The goal of data mining is to extract information from a data set and transform it into an understandable structure for further use.
Data
Data refers to values of qualitative or quantitative variables about objects.
Types of data:
Numerical - values represented by numbers like temperature, weight, etc.
Categorical - values represented by categories like gender, colour, etc.
Text - unstructured data like documents, articles, and social media posts.
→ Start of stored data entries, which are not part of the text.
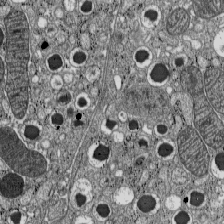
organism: C57BL Mouse
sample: Pancreatic islet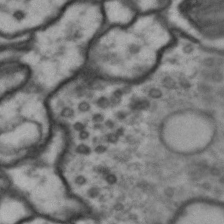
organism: Drosophila
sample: Brain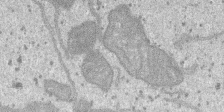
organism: Human
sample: Lung epithelial cells infected with SARS-CoV-2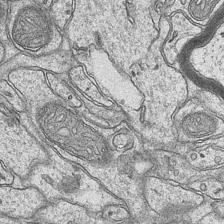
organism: Mouse
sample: CA1 Hippocampus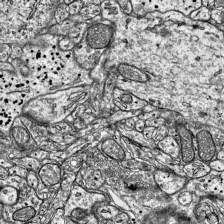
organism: Mouse
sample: Visual Cortex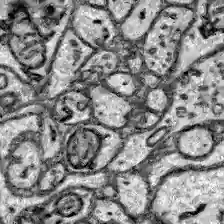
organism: Zebrafish
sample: Brain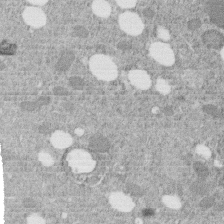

Image - photos, videos, diagrams, etc.
Audio - recordings of sounds, voices, music, etc.
Data quality aspects:
Accuracy - free from errors
Completeness - contains all required information
Consistency - uses the same definitions and formats
Timeliness - up-to-date and recent
Data mining
Data mining involves six major tasks:
Classification - predicting class labels
Regression - predicting continuous values
Clustering - grouping similar data points
Association rule learning - finding correlations
Anomaly detection - finding unusual patterns
Feature engineering - constructing features for modelling
Data Types
Data can be categorized into different types based on its structure and format:
Structured data
Structured data has a predefined format and is organized in a tabular format like rows and columns. It is easy to query, analyze and store in databases.
Examples of structured data:
Data in relational databases
Data in spreadsheets
Data from sensors and RFID tags
Features of structured data:
Organized in tables with fields, records and relationships
Follows predefined data models
Easy to query, search and aggregate
Advantages:
Well-organized
Easy to integrate with data mining and machine learning algorithms
Unstructured data
Unstructured data does not have a predefined data model, format or schema. It includes text, images, audio and video.
Examples:
Text documents, emails, social media posts
Images, videos, audio recordings
Sensor data, log files
Features:
Raw format with no structure
Difficult to query and analyze directly
Advantages:
- Contains valuable information not captured in structured data
Semi-structured data
Semi-structured data has some structure but not a predefined schema. It uses tags or other markers to denote fields, elements or attributes within the data.
Examples:
XML and JSON documents
Web pages
Features:
Some structure defined by tags
More flexible than structured data
Advantages:
- Easier to analyze than unstructured data
Data Quality
For data to be useful for data mining and analysis, it needs to have high quality. The main aspects of data quality are:
Accuracy
Accuracy refers to the correctness of the data and the degree to which it is free from errors.
Some ways to ensure accuracy:
Data validation and checks
Data cleaning to correct or remove incorrect values
Using trusted and reliable sources
Completeness
Completeness means the data contains all relevant information and attributes required for analysis.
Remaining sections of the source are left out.